James Lacey, a staff member at one Budgens store in
Aylesbury, southern England, said the system can ping
his phone between one and 10 times a day. People have
been known to steal large quantities of meat from the
store’s refrigeration aisle when staff members are
in the stock room, he said. The new system has helped,
he said, though about a quarter of alerts are false.
A spokesman for Facewatch said a maximum of 15% of
alerts are false positives, based on its own analysis.
(Related: an ACLU study in 2018 found that Amazon’s facial-recognition service incorrectly matched the faces of 28 members of Congress to criminal mugshots.)
Automated identification has implications beyond crime prevention. What’s OK for these corporate systems to track in the first place? Gender? Race and ethnicity? Income? Browser history? Social relationships? Voting record? Sexual preference? The folks at Facewatch promise vaguely that tracking ethnicity “can help retailers understand their marketplace.” This smacks of a shrugging sensibility that “we can do it, so why wouldn’t we?” And that’s the worst reason to use a technology.
Regulation is evolving, but remains vague and often unenforced. Europe’s well-intentioned privacy regulation, the GDPR, puts facial and other biometric data in a special category that requires a company to have a “substantial public interest” in capturing and storing it. That’s fuzzy enough that companies can arguably allow companies to use the technology to fight crime. Tracking ethnicity to “help retailers understand their marketplace” seems like less of a slam dunk.
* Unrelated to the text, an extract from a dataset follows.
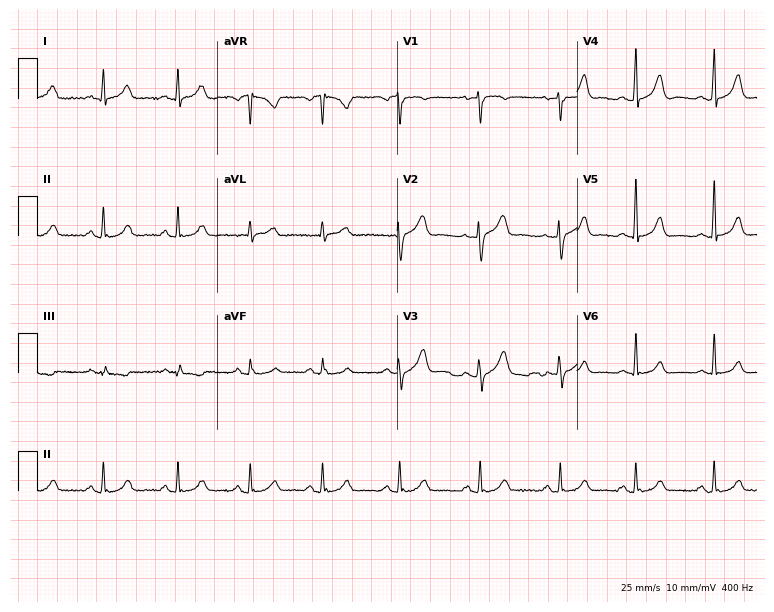
12-lead ECG from a 30-year-old female. Recorded interpretation: within normal limits.
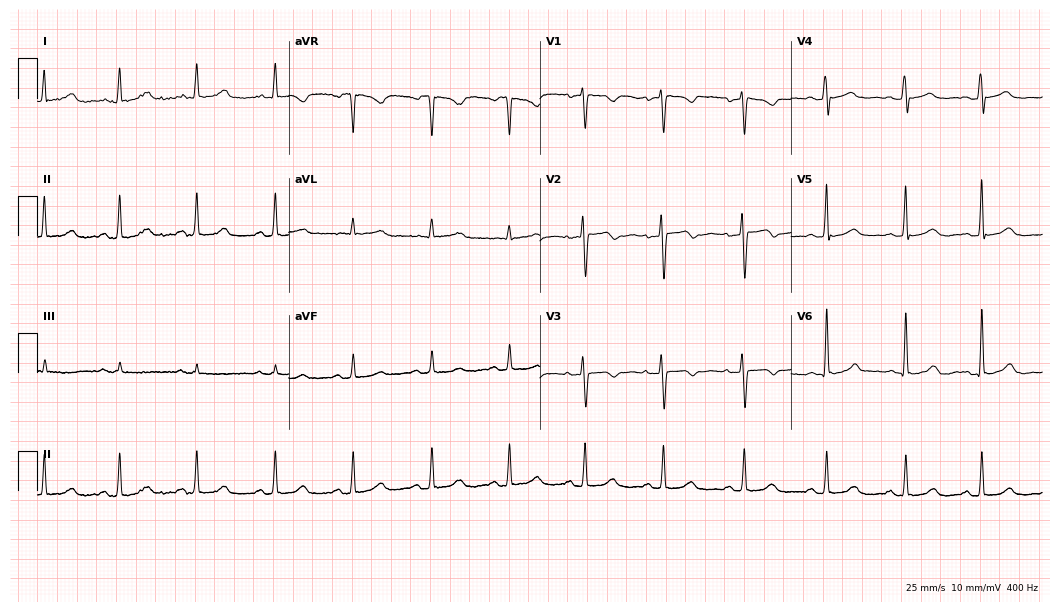
12-lead ECG (10.2-second recording at 400 Hz) from a man, 40 years old. Labelled as a normal ECG.

There is also a gray area around how long businesses can hold on to such footage, or use it for other business purposes.
We should adopt a position on this stuff both culturally and civically. If we don’t, the technology will decide for us. What will your company’s position be? And how about you? What’s your stance as a practitioner designing the technology that will set the behaviors and expectations of the next generation?
Facebook sent employees home for the holidays with robot talking points—in case the family had any questions about, y’know, the company’s cynical, grasping, overreaching, damaging, and irresponsible business model and use of technology. (Bots, it seems, are the only ones left who can deliver these lines with a straight face.) The New York Times reports:
If a relative asked how Facebook handled hate speech, for example, the chatbot — which is a simple piece of software that uses artificial intelligence to carry on a conversation — would instruct the employee to answer with these points:
Facebook consults with experts on the matter.
It has hired more moderators to police its content.
It is working on A.I. to spot hate speech.
Regulation is important for addressing the issue.